Hiperadrenocorticismo

O hiperadrenocorticismo ou síndrome de Cushing é uma patologia associada ao excesso de cortisol circulante. Distinguem-se três etiologias endógenas e uma iatrogênica:

  • ORIGEM HIPOFISÁRIA (80% dos casos). Há uma lesão na hipófise (adenoma ou hiperplasia da hipófise); são tumores que secretam um excesso de ACTH, estimulando a secreção de cortisol pelos córtices adrenais e causando hiperplasia adrenal bilateral. Perde-se o feedback da secreção de ACTH pelo cortisol.
  • ORIGEM ADRENAL (10-20% dos casos). Geralmente são unilaterais (afetam apenas uma glândula adrenal), provocando um excesso de cortisol (independente da ACTH). Os níveis altos de cortisol causam uma retroinibição com níveis muito baixos de ACTH, levando à atrofia da glândula contralateral (não afetada).
  • ORIGEM ADRENAL E HIPOFISÁRIA (5% dos casos). Apresentam uma lesão hipofisária e um tumor adrenal secretor de cortisol, sendo pouco comum (com lesões em ambas as localizações).
  • IATROGÊNICO. Administração excessiva e prolongada de corticosteroides.

Sinais clínicos

Frequente Pouco frequente
  • PU/PD (1)
  • Polifagia (1)
  • Alopecia bilateral simétrica não pruriginosa (1)
  • Distensão abdominal (abdômen pendular, com afinamento da pele) (1)(2)
  • Obesidade (1)
  • Letargia/intolerância ao exercício
  • Anestro
  • Diminuição da libido
  • Atrofia testicular
  • Calcinosis cutis
  • Pyoderma
  • Pseudomiotonia
  • Hipertensão arterial sistêmica
  • Infecções urinárias
  • Diabetes mellitus
  • Caquexia/sarcopenia
  1. Muito frequentes
  2. Diferenciando-se da alopecia bilateral do hipotireoidismo, em que a pele é mais espessa

Interpretação das análises

Exames gerais

  • Hemograma: Leucocitose (30%) com linfopenia, neutrofilia, monocitose e eosinofilia relativas (85%).
  • Bioquímica sanguínea:
    • FAL aumentada de 4 a 20 vezes acima do normal.
    • Aumento de ALT, GGT, triglicerídeos, colesterol.
    • Aumento da glicose.
    • Diminuição da ureia e creatinina devido à hipostenúria.
  • Urianálise: A densidade em cães é < 1,006. Também aparecem cetonúria e glicosúria.

Exames específicos

Os resultados devem sempre corresponder a um histórico clínico, uma exploração completa e um diagnóstico por imagem compatível.

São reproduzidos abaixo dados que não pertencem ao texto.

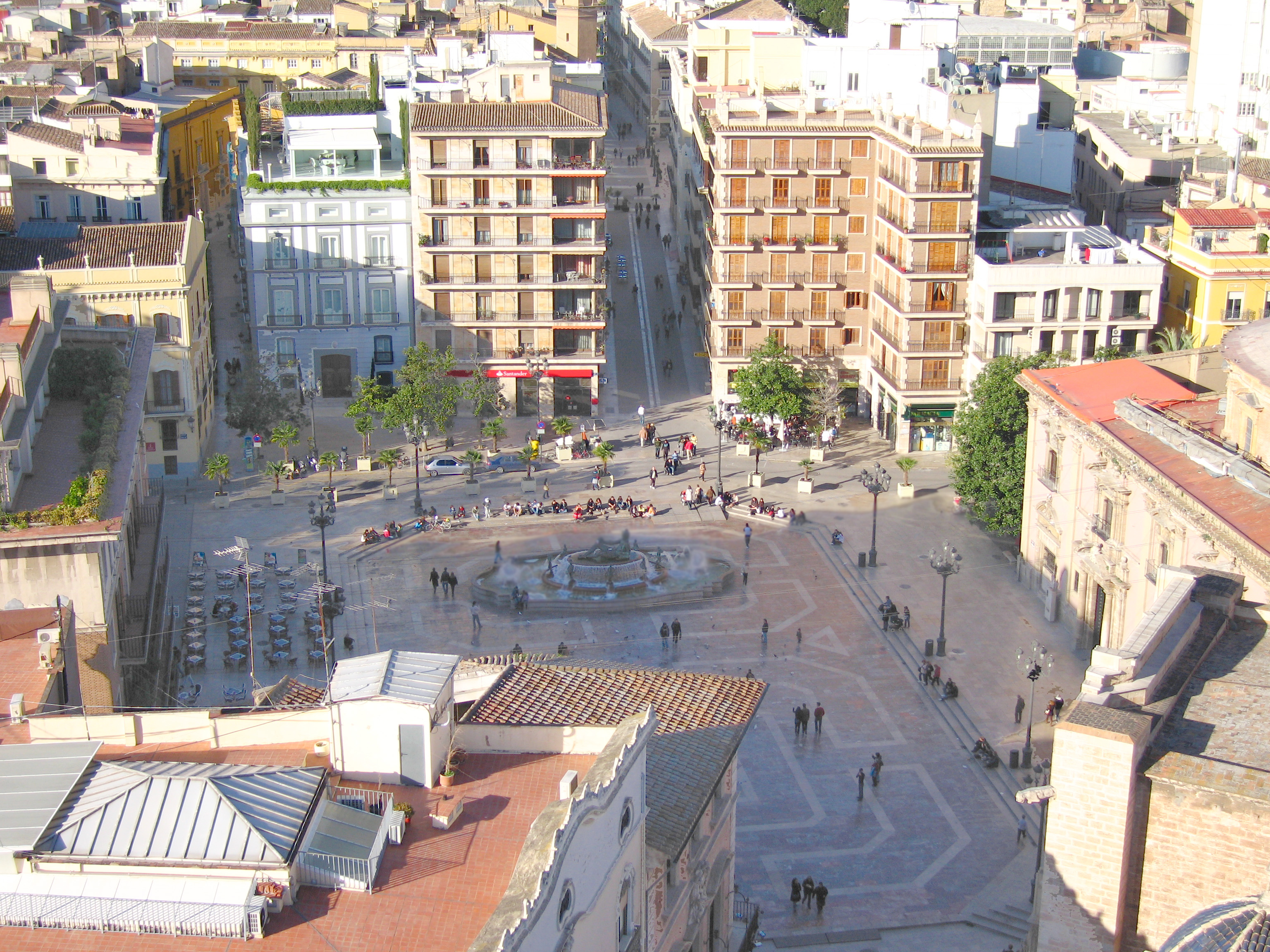 Plaça de la Marededéu de València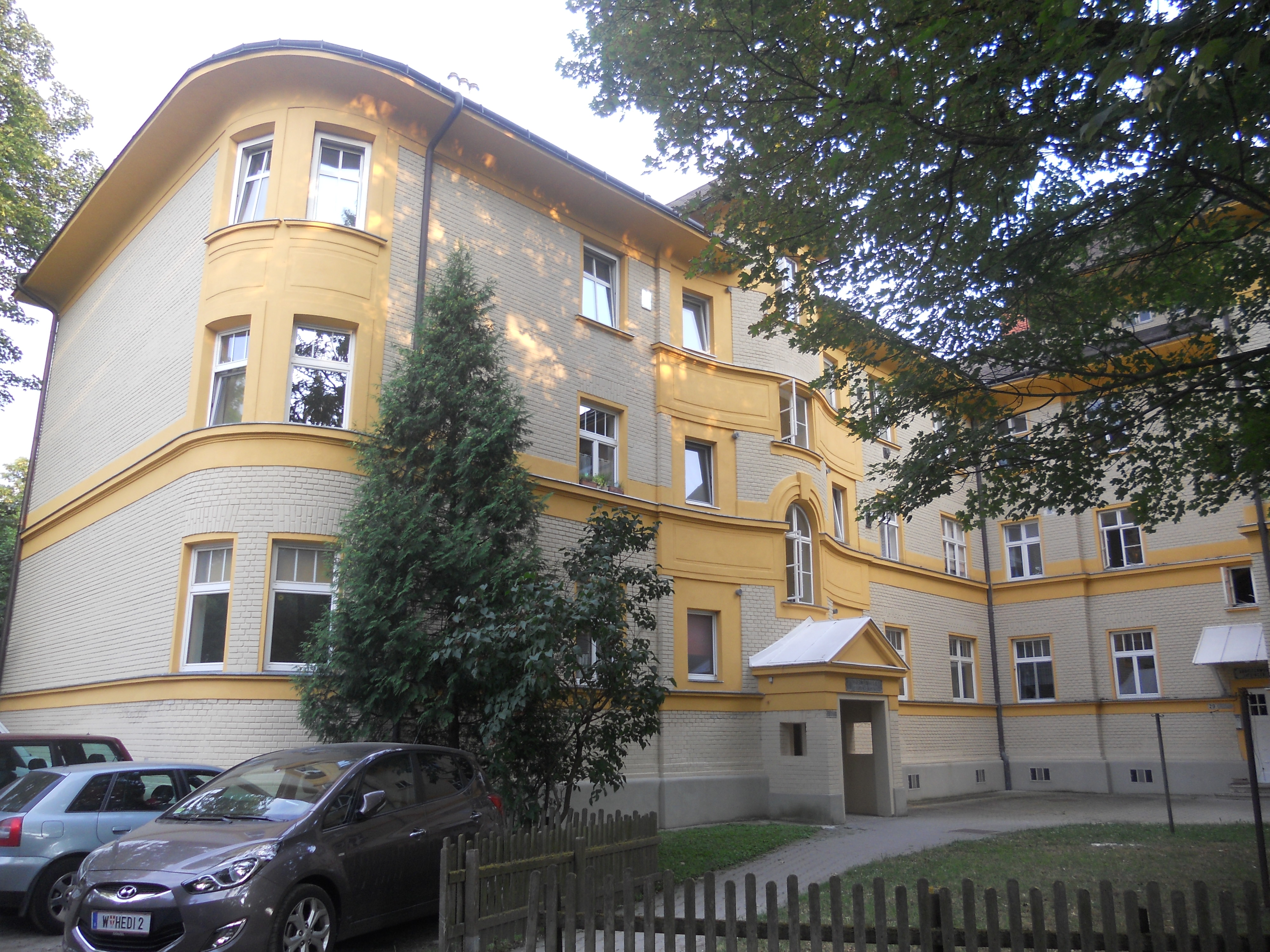 Arbeiterwohnhaus der Liesinger Brauerei, Lehmanngasse 29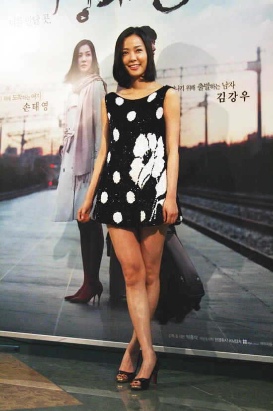 경의선 재개봉 시사회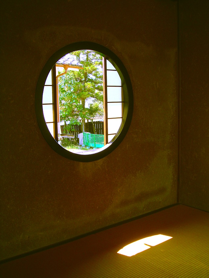 大分県日田市にあった19世紀前後から末期にかけてあった私塾「咸宜園」の現存建築「遠思楼」の丸窓。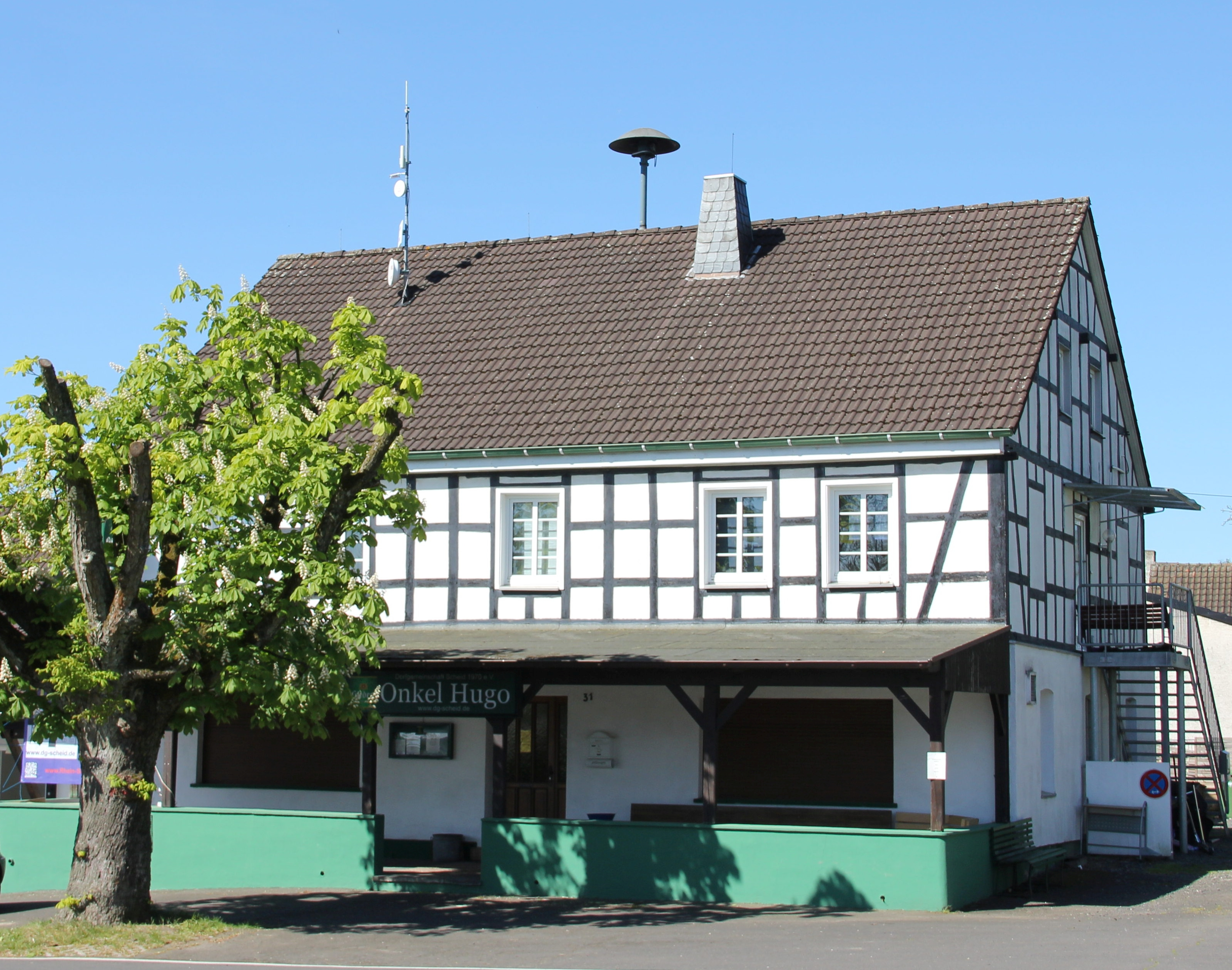 ehemalige Traditionsgaststätte Onkel Hugo in Scheid, heute betrieben von der Dorfgemeinschaft Scheid e.V.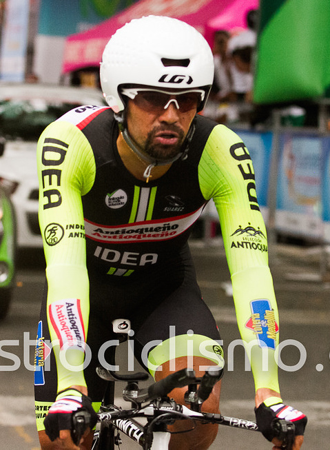 Eta8. Vuelta a Colombia 2015 - CRI Viterbo - La Virginia (23Kms). Domingo 9 de agosto de 2015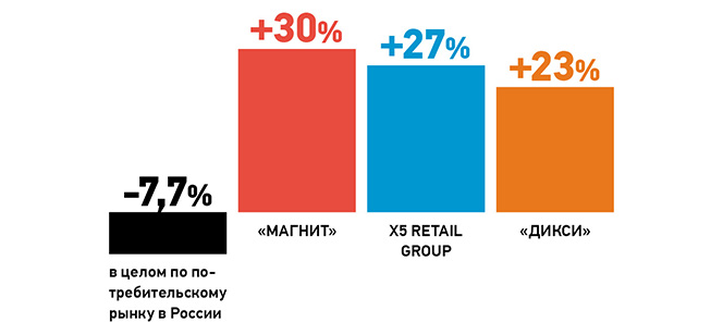 Обороты торговли крупнейших продуктовых ритейлеров России в январе - мае 2015 года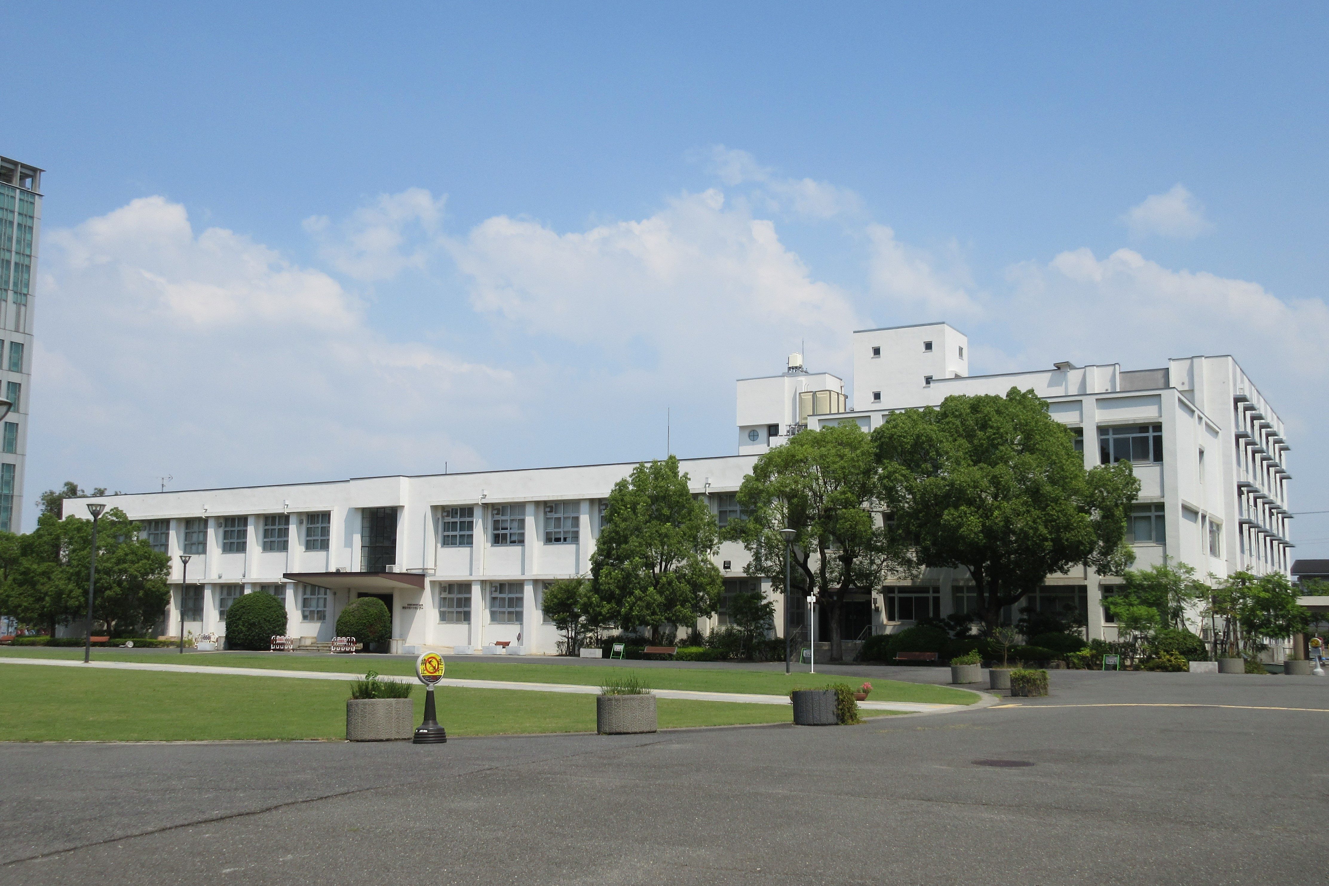 大阪市立大学学生支援センター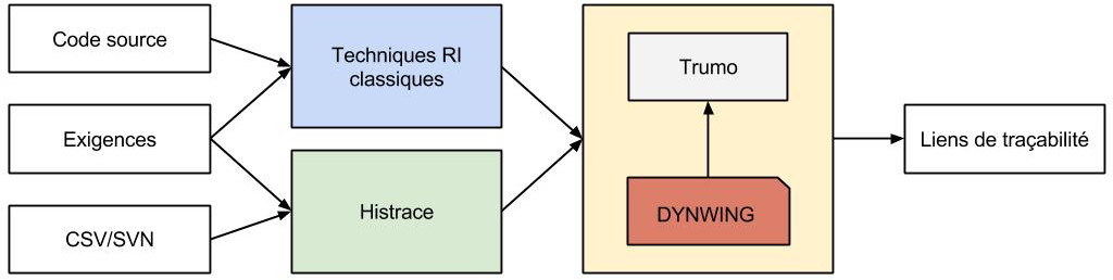 Explication simpliste du fonctionnement de Trustrace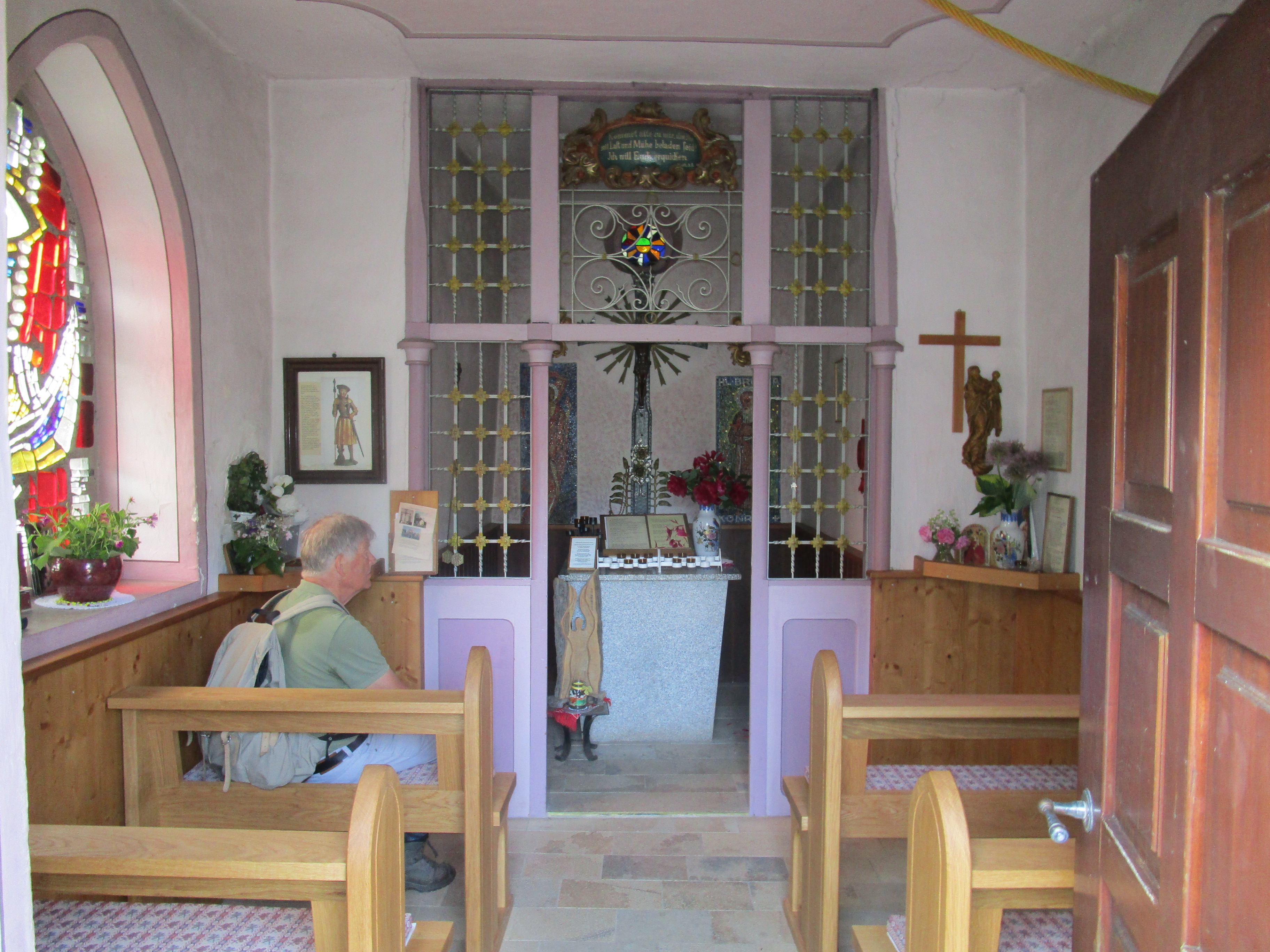 Die Quirinskapelle Gosheim wurde im Jahr 1858 oberhalb von Gosheim in der Schwäbischen Alb in einer Höhe von 987 Metern an der heutigen Kreisstraße 5905 von Gosheim nach Böttingen errichtet. An der Kapelle führt der Schwäbische-Alb-Nordrand-Weg vorbei.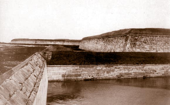 Новодвинская крепость. Вдали виден Флажный бастион, на переднем плане - ров, за ним - Рогаточный бастион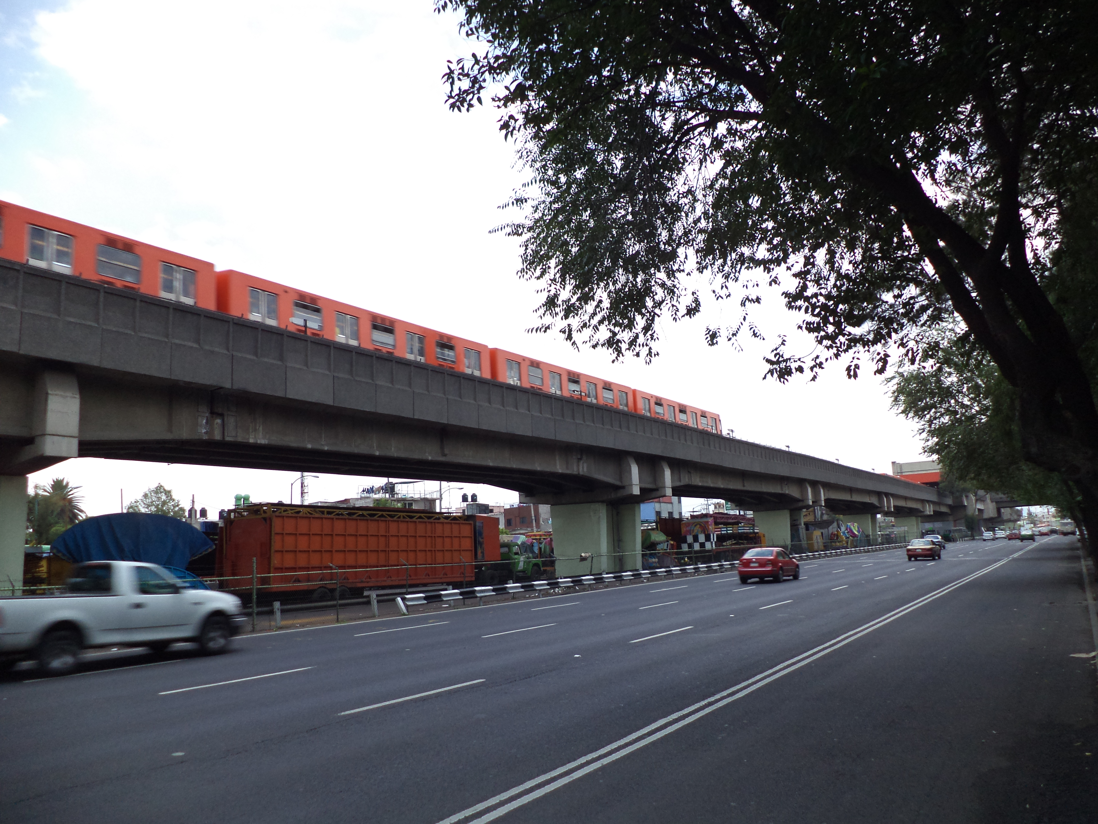 Linea 9 tramo elevado

Os testes podem apresentar resultados errôneos se o animal estiver sob estresse, sofrer de outras doenças como diabetes mellitus ou estiver em tratamento com anticonvulsivantes ou corticosteroides (neste último caso, é necessário um intervalo de pelo menos 30 dias sem tratamento antes de realizar qualquer teste de função adrenal).

Os valores basais de cortisol têm pouca relevância por si só, pois a concentração varia ao longo do dia.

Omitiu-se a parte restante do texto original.